I think it'd be best if you tried to looked around micro center for the parts in the example build. If you don't find the exact parts, swap to something similar and then we'll discuss your choices
And you want him to drive there twice?!

Here's the September Specials. Page 27 is the one with all the good deals. There's a good ASRock micro-ATX if you don't mind that, for example, or a good ASUS.
 
I like the MSI GPU. Mainly because I have a 460 that looks just like that. 😎 You might want to switch to this PSU (for a couple bucks less!) if you get it, though; it takes a little more power than the AMDs do.

The MSI Military Class boards, on the other hand, have some surprisingly bad reviews. What are you looking for from them that you aren't getting from ASRock? Two PCIe x16 slots for SLI?
 
Unfortunately, the parts that my local Micro Center has the best discounts on are in-store only. Since I'd be spending additional money on fuel for a 3 hour drive there and back, that would lessen the savings considerably enough to make the whole trip rather pointless.
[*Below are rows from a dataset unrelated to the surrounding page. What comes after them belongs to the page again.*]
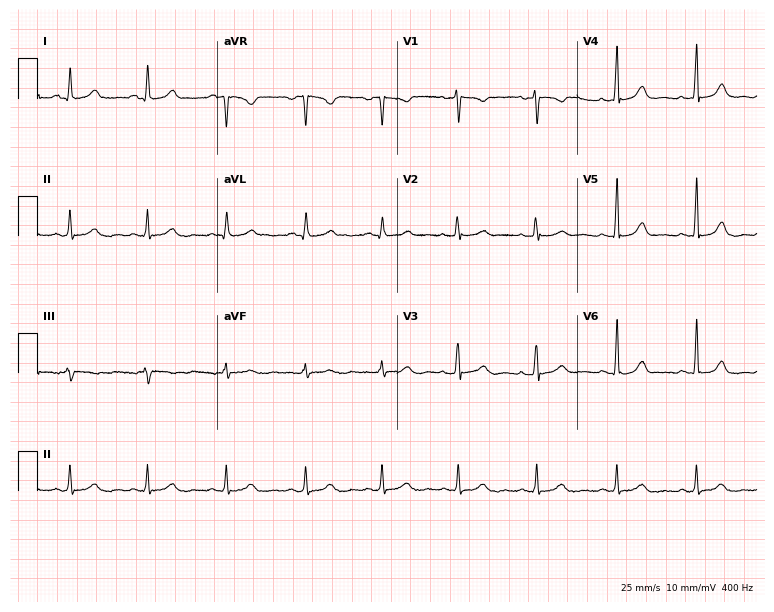
12-lead ECG from a female patient, 33 years old. Screened for six findings — first-degree AV block, right bundle branch block, left bundle branch block, sinus bradycardia, atrial fibrillation, sinus tachycardia — none is recorded. Findings outside these six are not listed.
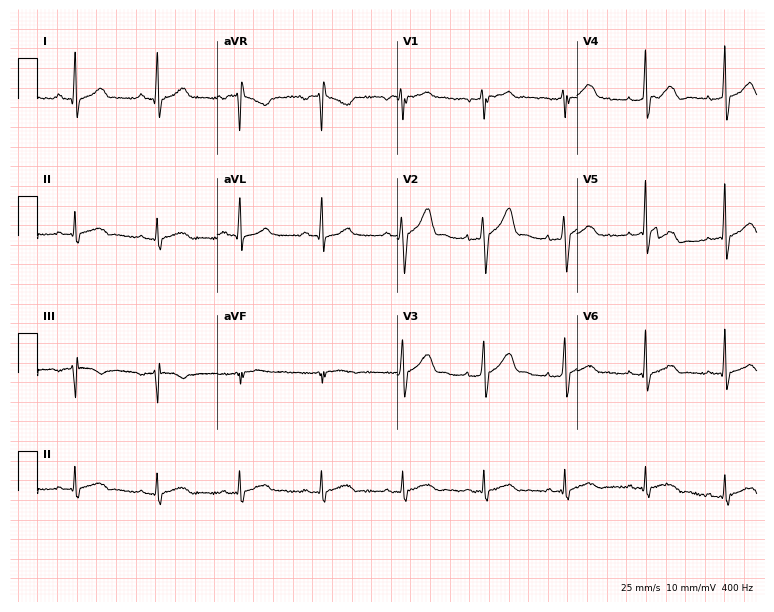
Resting 12-lead electrocardiogram. Patient: a 31-year-old male. Read as a normal ECG.
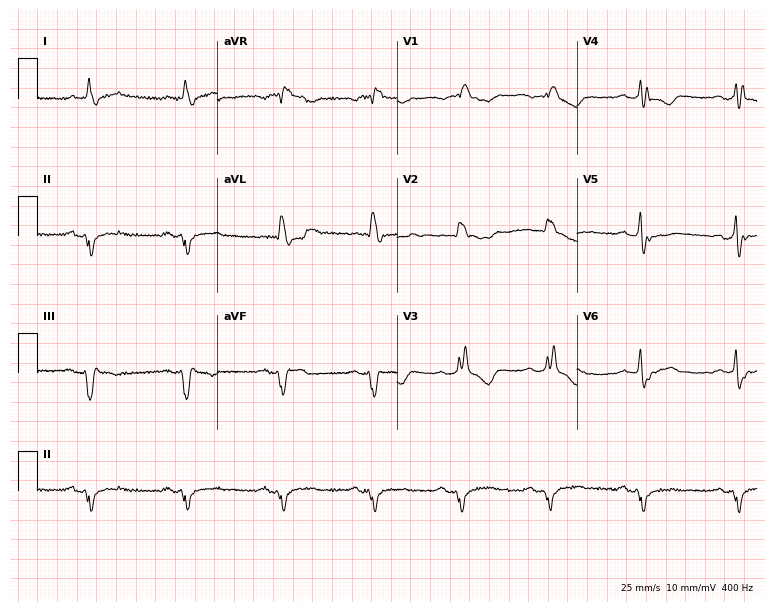
ECG — a 73-year-old male. Findings include right bundle branch block.
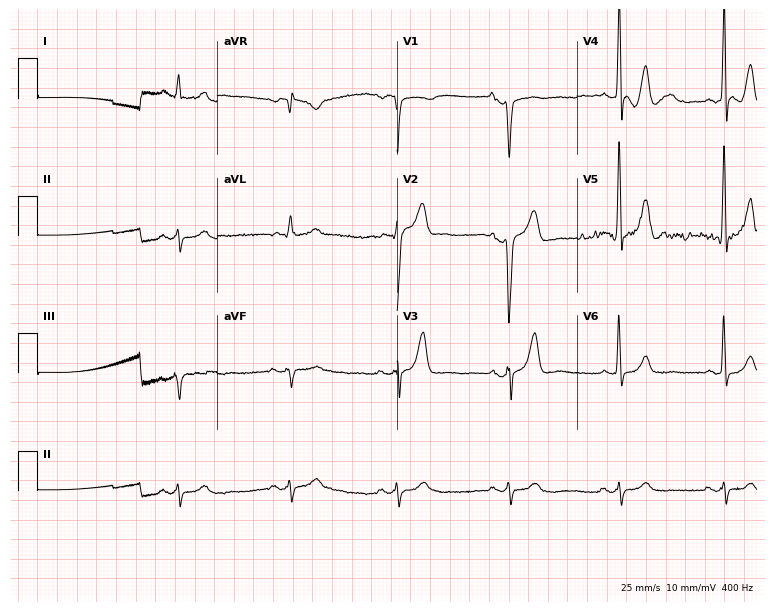
12-lead ECG from a male patient, 54 years old (7.3-second recording at 400 Hz). No first-degree AV block, right bundle branch block (RBBB), left bundle branch block (LBBB), sinus bradycardia, atrial fibrillation (AF) or sinus tachycardia recorded for this tracing. Only these six findings were labelled.
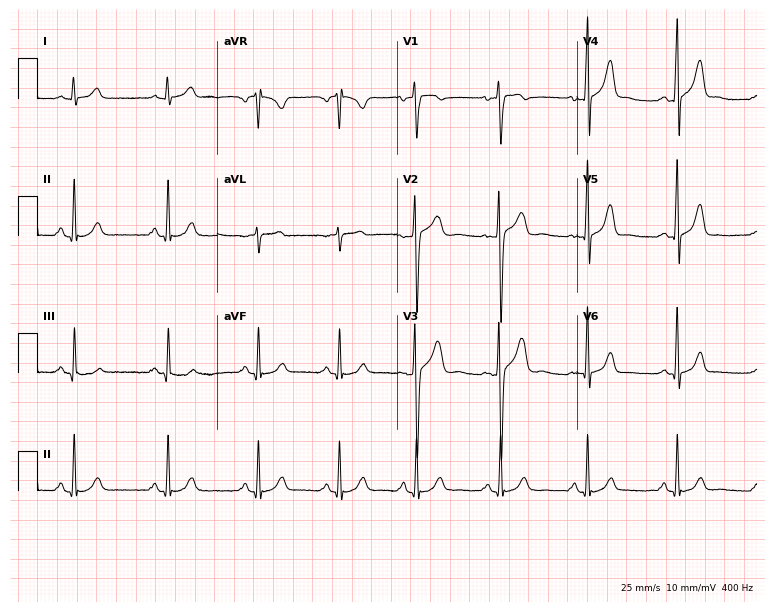
Electrocardiogram (7.3-second recording at 400 Hz), a male patient, 28 years old. Overall reading on record: normal ECG.
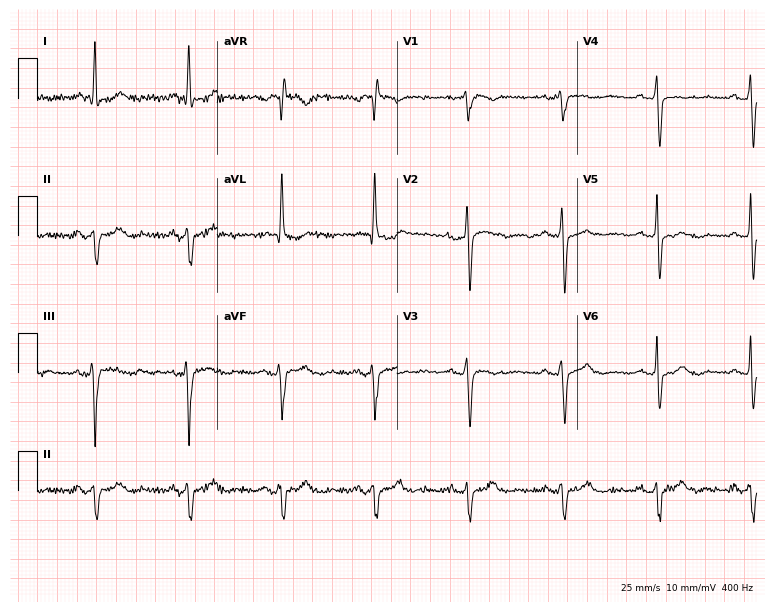
Resting 12-lead electrocardiogram (7.3-second recording at 400 Hz). Patient: an 85-year-old male. None of these six findings is recorded: first-degree AV block, right bundle branch block, left bundle branch block, sinus bradycardia, atrial fibrillation, sinus tachycardia.
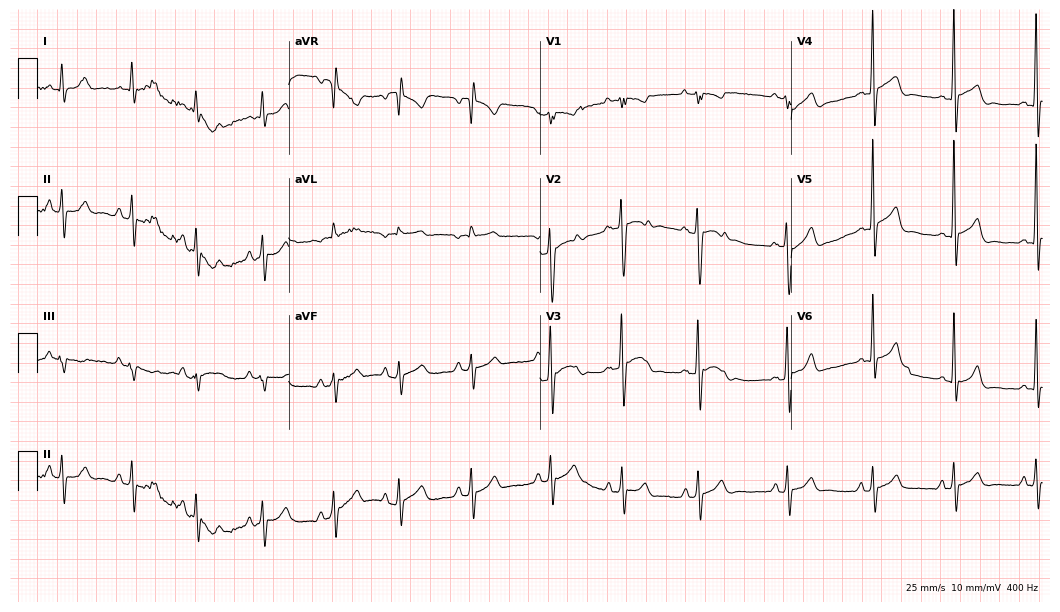
ECG — a male patient, 17 years old. Screened for six findings — first-degree AV block, right bundle branch block, left bundle branch block, sinus bradycardia, atrial fibrillation, sinus tachycardia — none is recorded. Other findings, if any, are not listed.
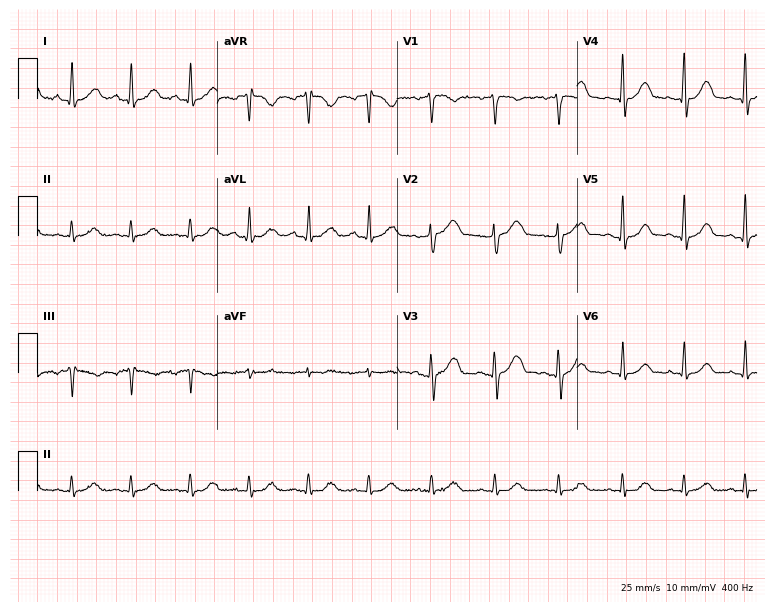
Resting 12-lead electrocardiogram. Patient: a 43-year-old woman. Read as a normal ECG.
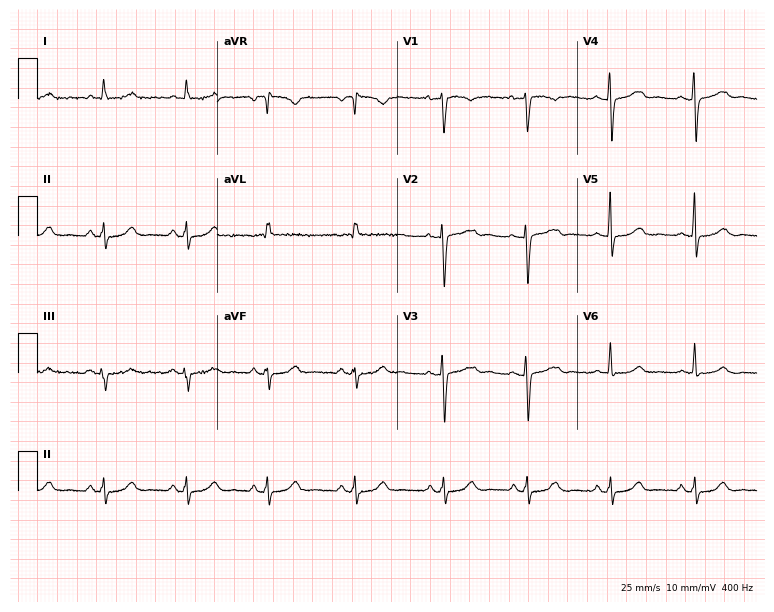
Standard 12-lead ECG recorded from a 42-year-old woman (7.3-second recording at 400 Hz). None of these six findings is recorded: first-degree AV block, right bundle branch block, left bundle branch block, sinus bradycardia, atrial fibrillation, sinus tachycardia. Only these six findings were labelled.
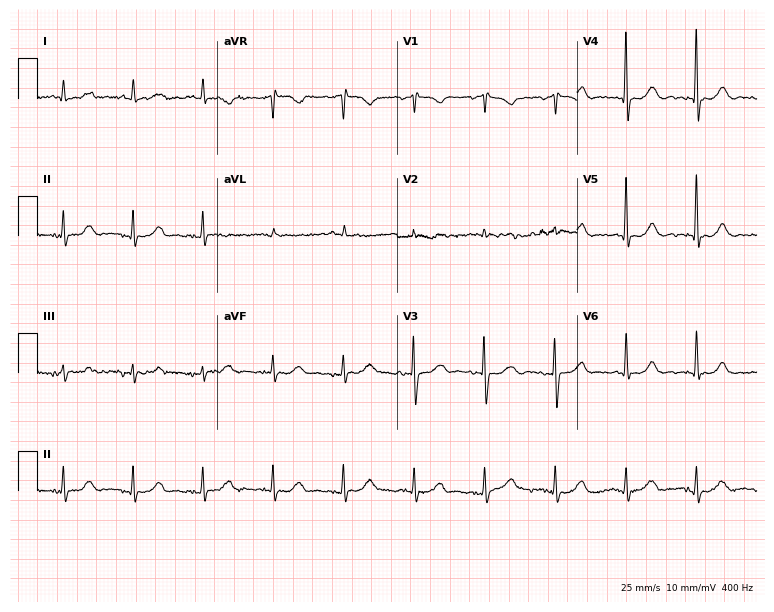
Resting 12-lead electrocardiogram. Patient: an 84-year-old male. Read as a normal ECG.

I was wondering what you guys thought of two modifications I made to the mobo and GPU, though:

http://www.newegg.com/Product/Produc...82E16814127565
http://www.newegg.com/Product/Produc...82E16813130573

As for the GPU, I'd rather have a 6950 2GB with normal cooling than a 6950 1GB with fancy cooling.

The mobo is no great shakes either. I agree with Ken and Takumi, what need doesn't the Pro3 fill? If there is one, the ASRock Extreme3 is the next logical upgrade from the Pro3.